— Task item —
Each entry that follows is to be retyped exactly. Pictures do not belong in the copy.

— Data shown —

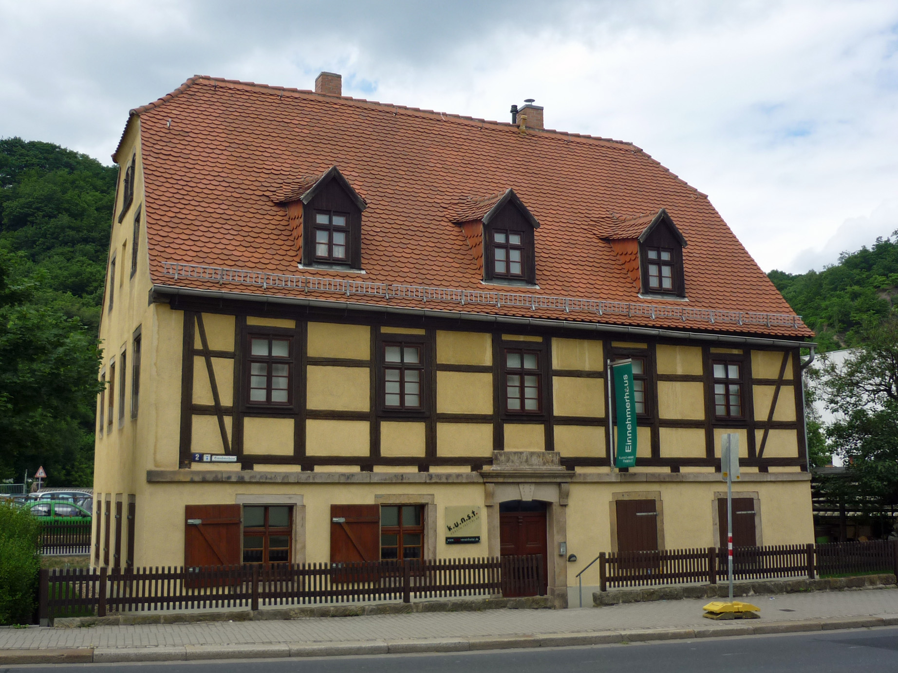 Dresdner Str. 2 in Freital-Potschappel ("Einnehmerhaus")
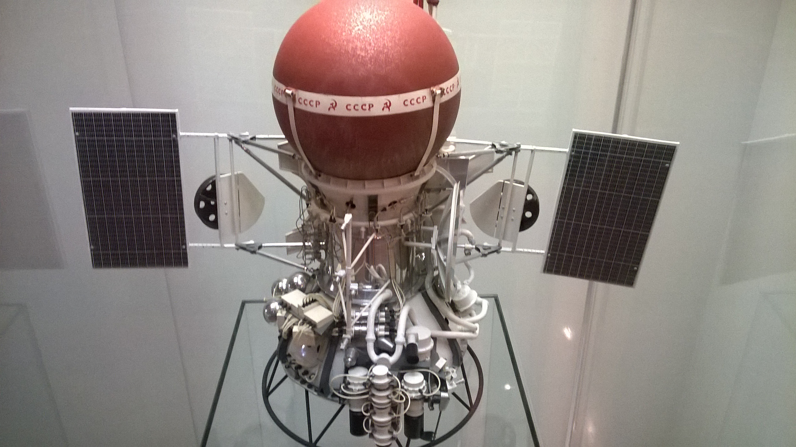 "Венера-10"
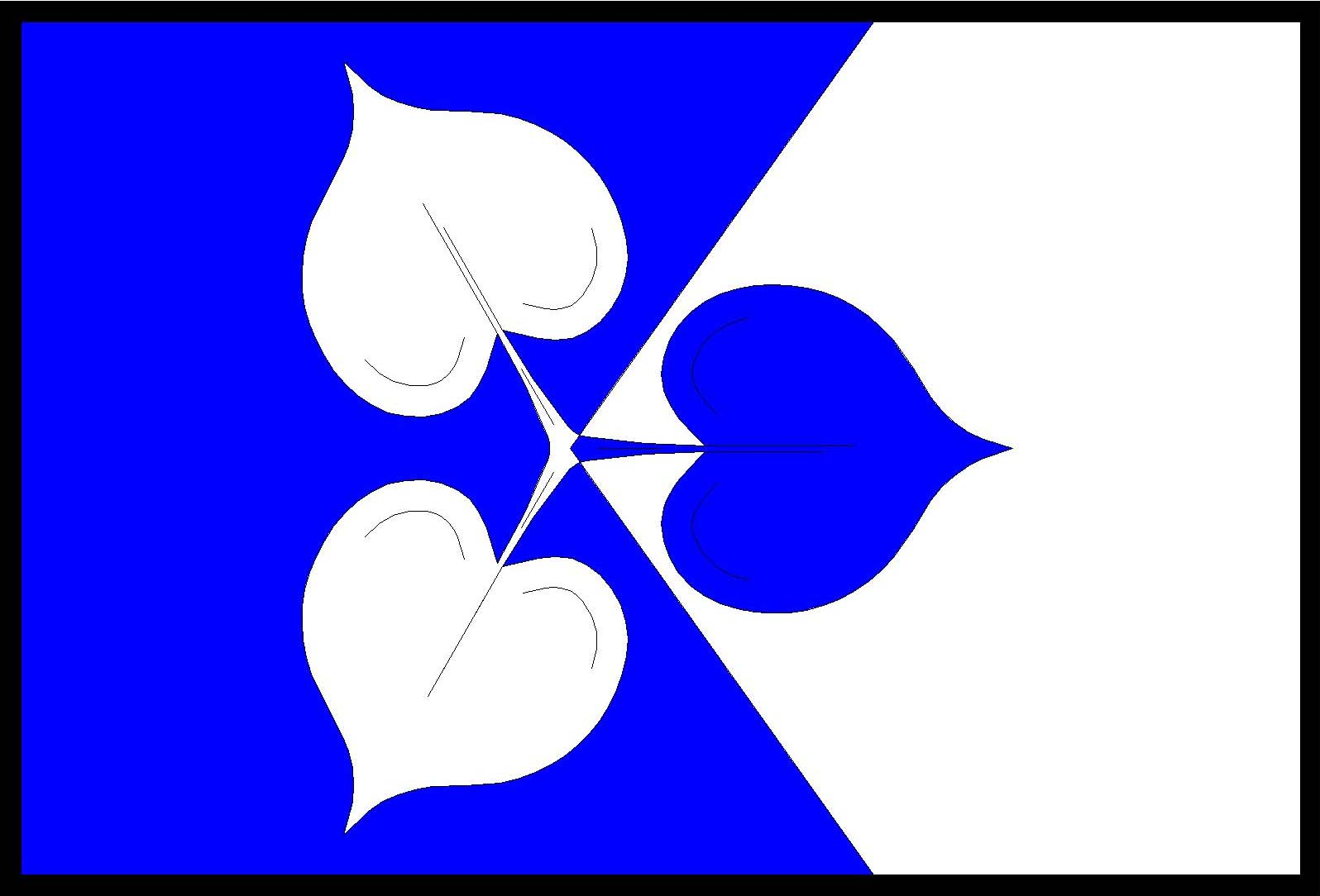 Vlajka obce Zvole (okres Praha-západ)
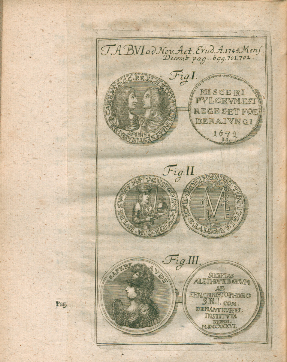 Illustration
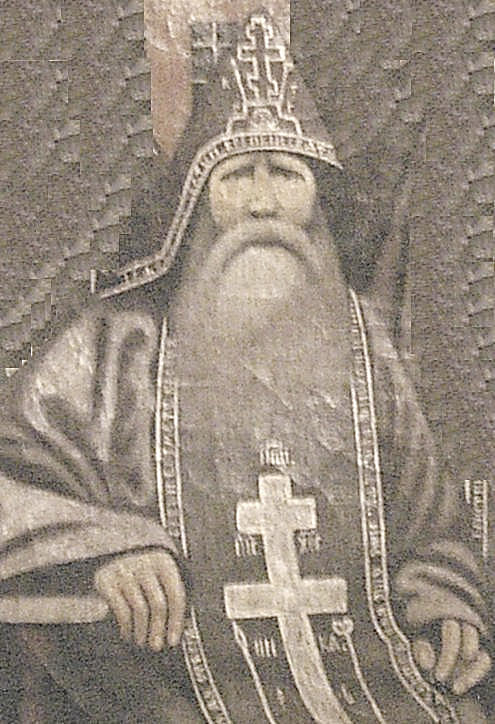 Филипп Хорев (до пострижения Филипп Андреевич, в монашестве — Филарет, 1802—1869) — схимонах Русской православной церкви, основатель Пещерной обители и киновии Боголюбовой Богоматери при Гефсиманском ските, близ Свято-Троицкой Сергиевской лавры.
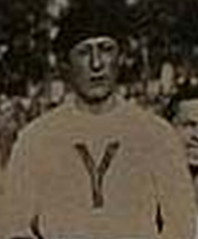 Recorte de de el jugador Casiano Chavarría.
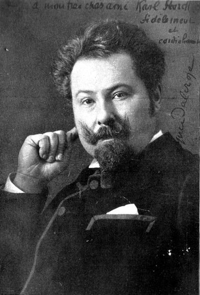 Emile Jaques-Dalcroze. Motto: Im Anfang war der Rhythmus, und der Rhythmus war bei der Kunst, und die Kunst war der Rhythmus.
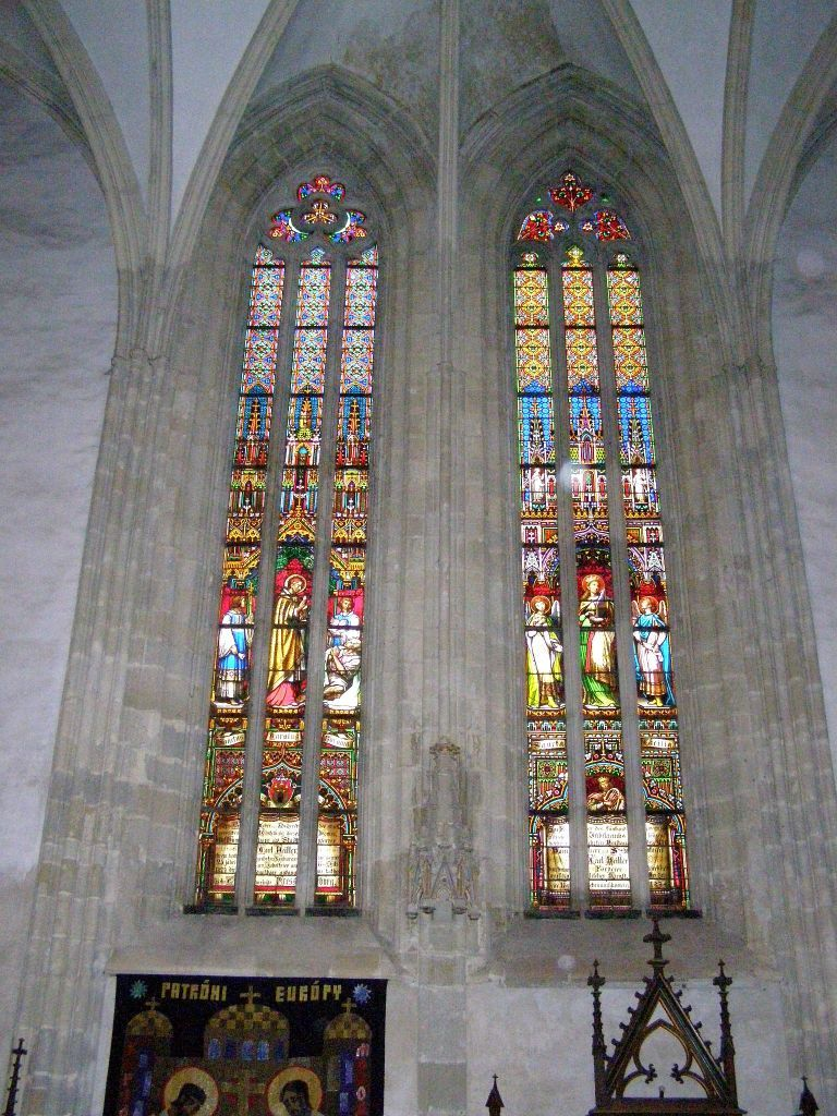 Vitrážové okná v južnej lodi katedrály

— Solution to this exercise —
 Dresdner Str. 2 in Freital-Potschappel ("Einnehmerhaus")
 "Венера-10"
 Vlajka obce Zvole (okres Praha-západ)
 Illustration
 Филипп Хорев (до пострижения Филипп Андреевич, в монашестве — Филарет, 1802—1869) — схимонах Русской православной церкви, основатель Пещерной обители и киновии Боголюбовой Богоматери при Гефсиманском ските, близ Свято-Троицкой Сергиевской лавры.
 Recorte de de el jugador Casiano Chavarría.
 Emile Jaques-Dalcroze. Motto: Im Anfang war der Rhythmus, und der Rhythmus war bei der Kunst, und die Kunst war der Rhythmus.
 Vitrážové okná v južnej lodi katedrály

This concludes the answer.